Problem of evaluating ReCo on CityScapes

Question

Problem of evaluating ReCo on CityScapes

xs1317 opened this issue 2 years ago · comments

Hello, thanks for sharing your fantastic work.

I evaluated the ReCo on Cityscapes validation split but didn't get the same result as your paper.Here are my result and configs:

Results: deit_s_16_sin_in_train_ce_ta_dc/results_crf.json

"Pixel Acc": 0.7456942998704943, "Mean IoU": 0.19347486644280978
I get better Pixel Acc and worse mIOU.

configs:

        imagenet_split: "train"  
        dataset_name: "cityscapes"  
        clip_arch: "ViT-L/14@336px" 
        dense_clip_arch: "RN50x16"  
        dense_clip_inference: true
        encoder_arch: "DeiT-S/16-SIN"  
        patch_size: 16
        context_categories: ["tree", "sky", "building", "road", "person"]
        context_elimination: true
        text_attention: true

I directly download the reference image embedding for CityScapes and the pre-trained models.
The problem should not be caused by image preprocessing because I got the same result when evaluating ReCo+ on CityScapes.
Would you help me solve this problem? Thanks!

Gyungin · Answer 1 · Wed Jan 11 2023 22:22:40 GMT+0800 (China Standard Time)

Hi @xs1317 and thank you for your kind words and interest in our work.

I'm having difficulties understanding your question as it seems you got the same results as the ones reported in the paper after rounding, i.e., 74.6 and 19.3 for pixel accuracy and mIoU (in percent).

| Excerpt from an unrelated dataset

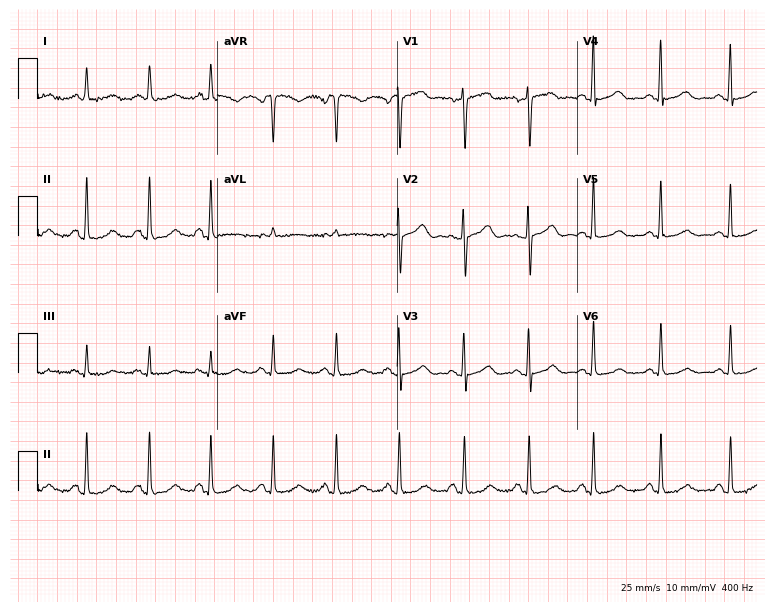
Electrocardiogram (7.3-second recording at 400 Hz), a female, 50 years old. Overall reading on record: normal ECG.

Could you please double check if your question is correct or if by any chacne you got the numbers confused with another dataset such as KITTI-STEP?

Kind regards,
Noel

Gyungin · Answer 2 · Wed Jan 11 2023 22:56:24 GMT+0800 (China Standard Time)

Sorry, I was too quick to reply to you earlier - I noticed that the numbers you compared to are the ones in the revised version rather than the arXiv version. The difference is: in the new version, ReCo was evaluated at original resolutions using the inference code of Drive&Segment (https://github.com/vobecant/DriveAndSegment) for a fair comparison, whereas ReCo+ is evaluated at 320×320 pixels as in STEGO (https://arxiv.org/abs/2203.08414). As the image pre-processing used in this repo is for the latter case, there are some differences as you noted.

Noel

飘飘飘飘 · Answer 3 · Thu Jan 12 2023 09:16:39 GMT+0800 (China Standard Time)

Hi @NoelShin ,thanks for your reply.
I read the arXiv version and get the same result on CityScapes.There's another problem when I evaluated ReCo on KITTI_STEP validation split. The result is 72.0 and 31.0 for pixel accuracy and mIoU (in percent) which is better than the ones in the arXiv version. I can't find any result matching this result.
The accurate results is "Pixel Acc": 0.7199210254853453,"Mean IoU": 0.30981611409230164.
The configs are the same as my origin issue.And the result of ReCo+ on KITTI_STEP matches the result in the arXiv version.

Gyungin · Answer 4 · Thu Jan 12 2023 21:44:16 GMT+0800 (China Standard Time)

Thank you very much for letting me know - I could confirm that the embedding file produces the numbers you got. To double check the code, I re-implemented to compute the image embeddings for KITTI-STEP and, in that case, the correct numbers could be obtained as reported in our paper. (I think I mistakenly upload a different embedding file with some other setting that I got during ablation studies.) Please try to download the embedding file again and verify if you could get the exact numbers. If not, please let me know again. :)

Download link

飘飘飘飘 · Answer 5 · Fri Jan 13 2023 11:23:19 GMT+0800 (China Standard Time)

Hi @NoelShin ,thanks for your help.
I download the embedding and the result is correct as your paper. I wonder the setting for original embedding.If it is convenient, please tell me.